Northway had been a landmark and top-tier shopping center from the day it opened, August 1, 1962, until the morning of August 15, 1986. Suddenly, it found itself thrust into the position of “that other mall” or “the old mall”. Everyone wanted to go to the shiny new mall with the hip stores of the day (Merry-Go-Round, anyone?) instead of the place their parents shopped as teenagers. Northway, meanwhile, was trying to find creative new ways to keep interesting beyond the addition of a very inexpensive second-run movie theater.

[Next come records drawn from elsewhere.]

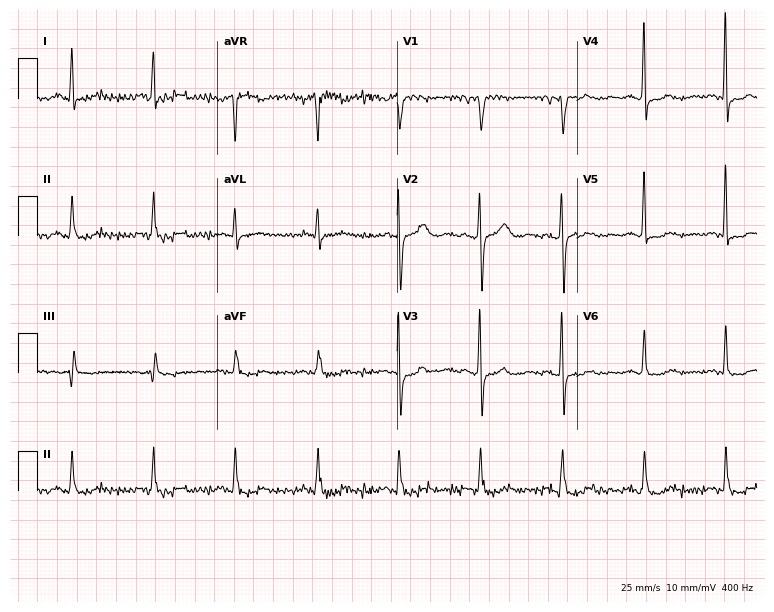
Resting 12-lead electrocardiogram (7.3-second recording at 400 Hz). Patient: a 67-year-old female. None of these six findings is recorded: first-degree AV block, right bundle branch block, left bundle branch block, sinus bradycardia, atrial fibrillation, sinus tachycardia. Other findings, if any, are not listed.
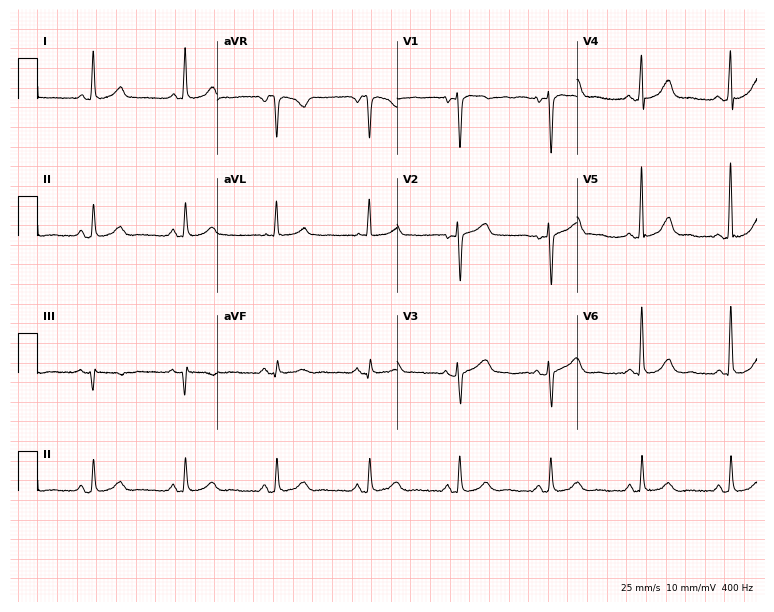
Resting 12-lead electrocardiogram. Patient: a female, 49 years old. Read as a normal ECG.
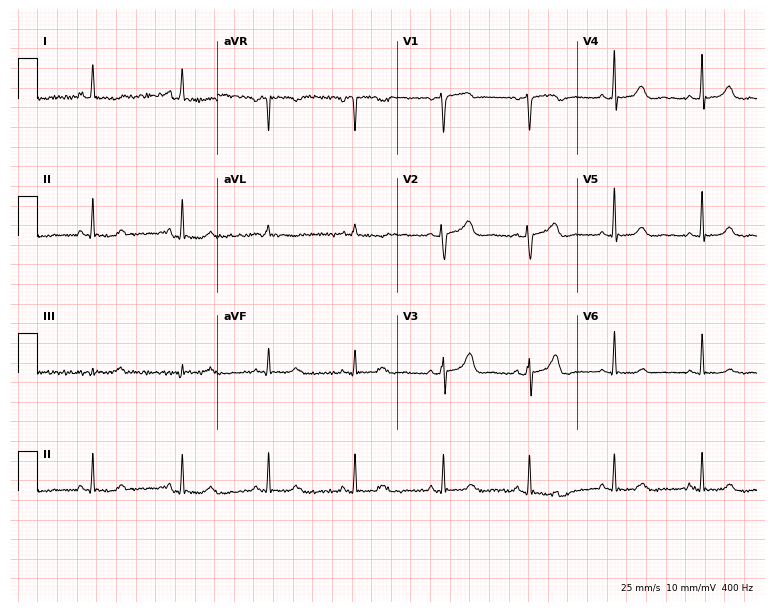
Resting 12-lead electrocardiogram (7.3-second recording at 400 Hz). Patient: a 47-year-old woman. Read as a normal ECG.

In 1987, extensive renovations began on the mall’s south end. With Horne’s gone from the upper level, having moved its clothing operations to Ross Park (the furniture store would hold on for another year on the lower level), the upper level was redone. The atrium was added as a result of the reconfiguration of Horne’s, adding space for a few new stores in the process. To access this from the upper level, a huge hole was cut through the floor. (This is why the picture of the couples dancing at the mall is tough to place for those who don’t remember the previous mall; the people are dancing in the area that is now the escalator pit). The goofy mini-escalators were installed to connect the atrium and lower level. Upstairs, the area nearest the elevator underwent a complete makeover. With Louis D’s bar and a jewelry store gone, the old corridor to the elevator was sealed off. In place of the old storefronts was a new addition: a food court.

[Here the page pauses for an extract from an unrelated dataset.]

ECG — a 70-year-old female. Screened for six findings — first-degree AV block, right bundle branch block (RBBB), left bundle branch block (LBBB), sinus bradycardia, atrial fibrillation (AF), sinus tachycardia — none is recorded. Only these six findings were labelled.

Malls never used to be built with food courts. In the old days, malls typically had restaurants hidden in department stores and places to eat scattered randomly around the mall (such as Mamma Lucia and Isaly’s on the lower level at Northway). In fact, malls were more of a smorgasbord of stores in the day, with butchers, bakers, and perhaps even a few candlestick makers nestled among the hardware stores, barber shops, and stores we take for granted in malls today. With that era in mall history clearly over by the mid-1980s, Northway sought to modernize by installing a food court, complete with a wheelchair ramp to access the old glass elevator.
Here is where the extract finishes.